Obama Slams Court, Hails Russ Feingold's Work

Update: See also Justice Alito's conduct and the Court's credibility (Greenwald).

Reflecting the anger of the American people towards huge-moneyed special interests, President Obama assumed a populist tone in his State of the Union Address last night, using a derivation of the word "bank" and "lobbyist" in a negative fashion some 20 times, and defending Wisconsin Senator Russ Feingold's signature legislative achievement against the recent Republican-led Court decision widely blasted as ultra-activist and intellectually dishonest.

Obama singled out the Supreme Court's decision in Citizens United v.
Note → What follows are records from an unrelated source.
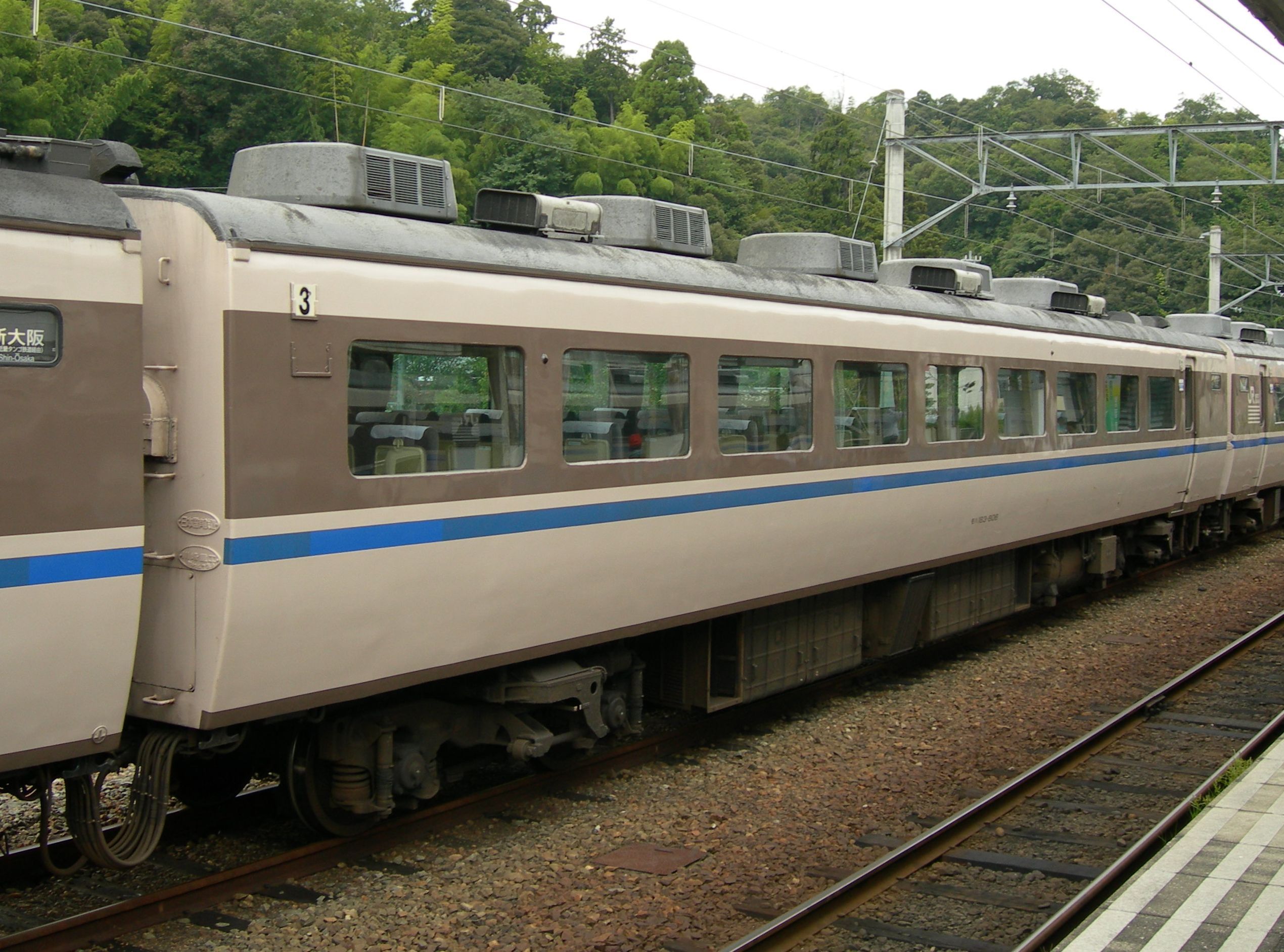 JR西日本 183系800番台
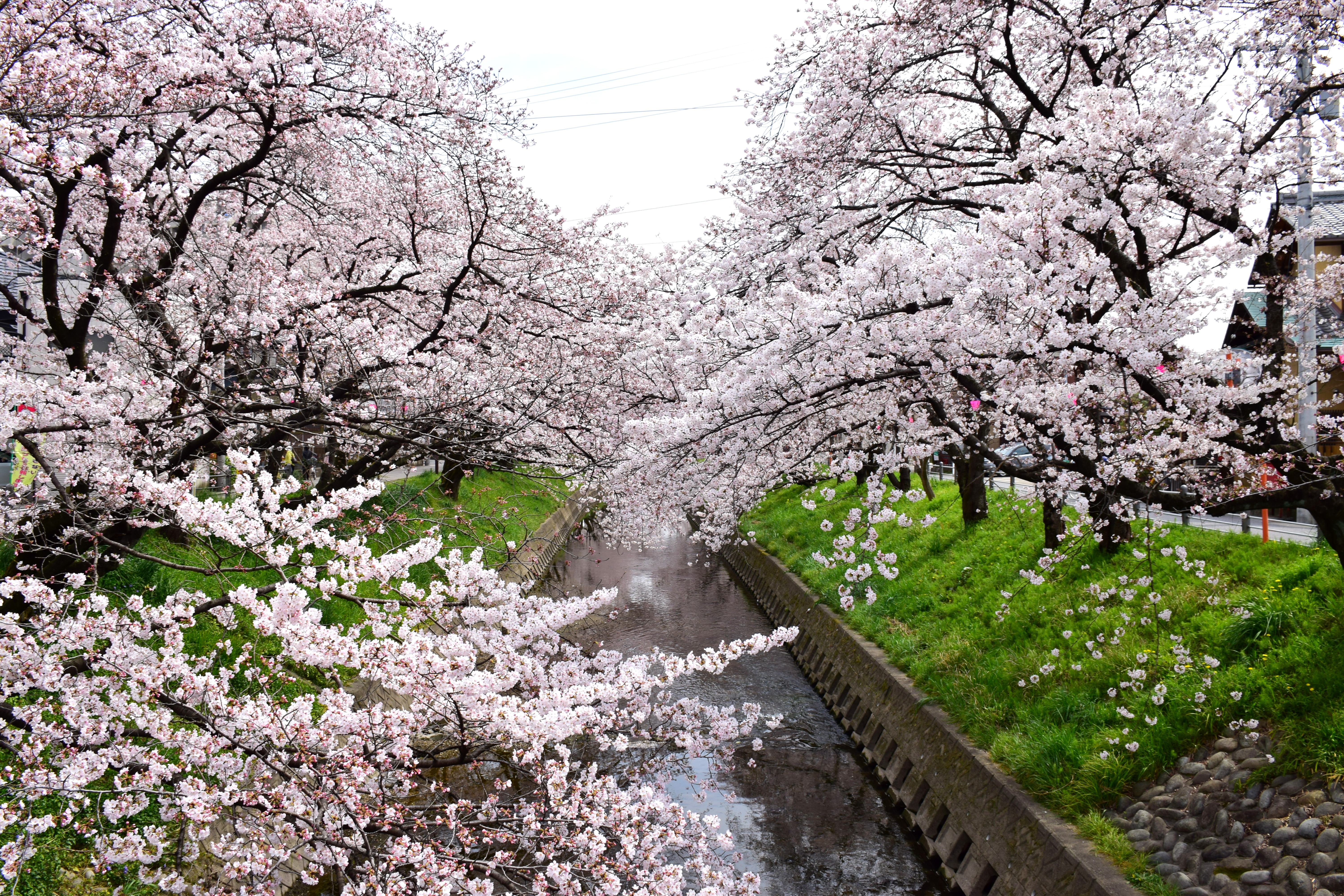 五条川の桜
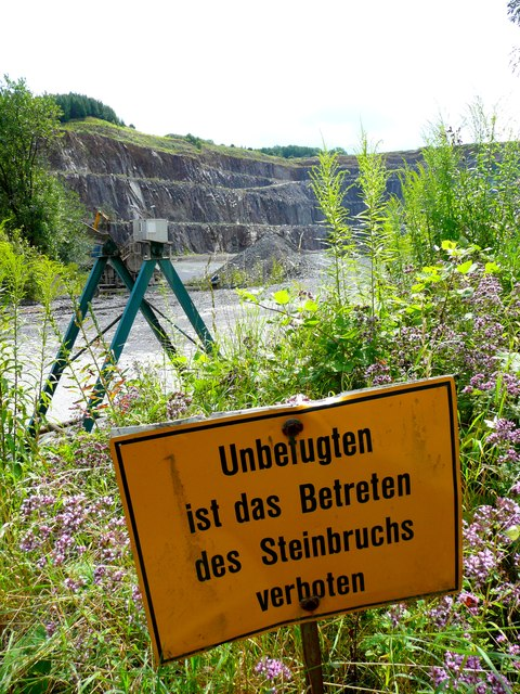 Nentmannsdorf: Steinbruch der ProStein GmbH
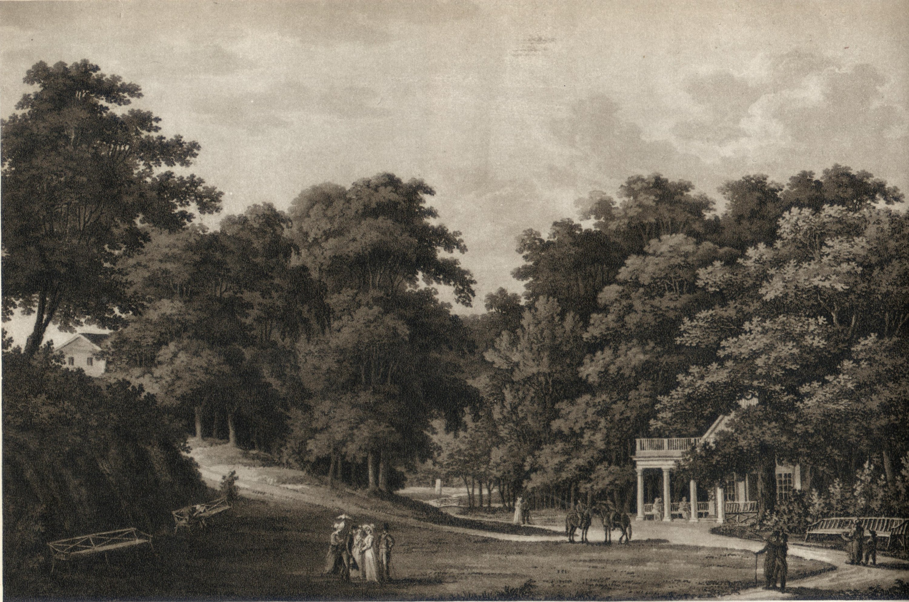 Ramlösa brunn. Akvatintetsning av C.F. Akrell 1823 efter en teckning av W.M. Carpelan 1816.
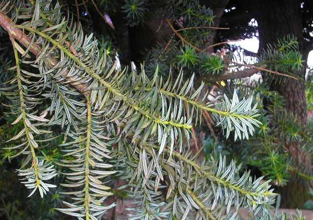 Rama de mañío de hojas punzantes {Podocarpus nubigenus Mapudungun: Mañiw ñi tapül
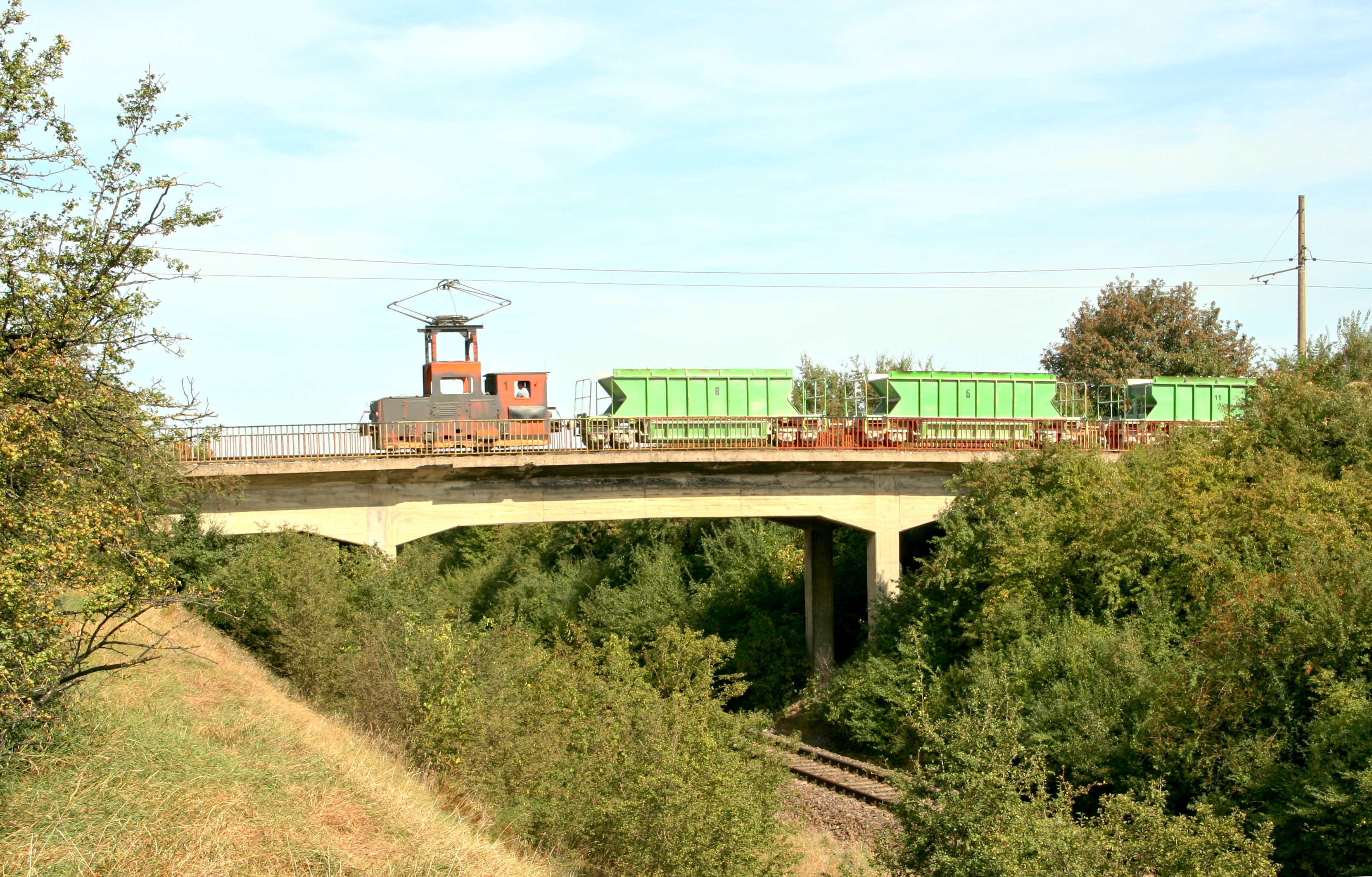 Lok 1 (LEW 16704/1983, EL 12) der Feldbahn des Sodawerkes Staßfurt auf der Brücke über die Bahnlinie Schönebeck - Güsten am 10. September 2012

Federal Election Commission (08-205) that eviscerated the effect and policy rationale of the McCain-Feingold campaign finance reform law (Bipartisan Campaign Reform Act of 2002 (BCRA)) by allowing unlimited general treasury funds of for-profit corporations to be directed to corporations' chosen candidates for political office in political ads. Said Obama:

With all due deference to separation of powers, last week the Supreme Court reversed a century of law that I believe will open the floodgates for special interests –- including foreign corporations –- to spend without limit in our elections. I don't think American elections should be bankrolled by America's most powerful interests, or worse, by foreign entities. They should be decided by the American people. And I'd urge Democrats and Republicans to pass a bill that helps to correct some of these problems.
Supreme Court Justice Samual Alito visibly disparaged Obama's criticism of the Court's decision, Citizens United.

Justices Antonin Scalia, Anthony M. Kennedy, and Clarence Thomas of the Republican Court majority in Citizens United had previously joined an opinion issued by Chief Justice William H. Rehnquist in Timmons v. Twin Cities Area New Party (951608) (1997), reading in part: ''Ballots serve primarily to elect candidates, not as fora for political expression," contradicting their supposed advocacy of First Amendment rights in election law in the case Obama alluded to in his address.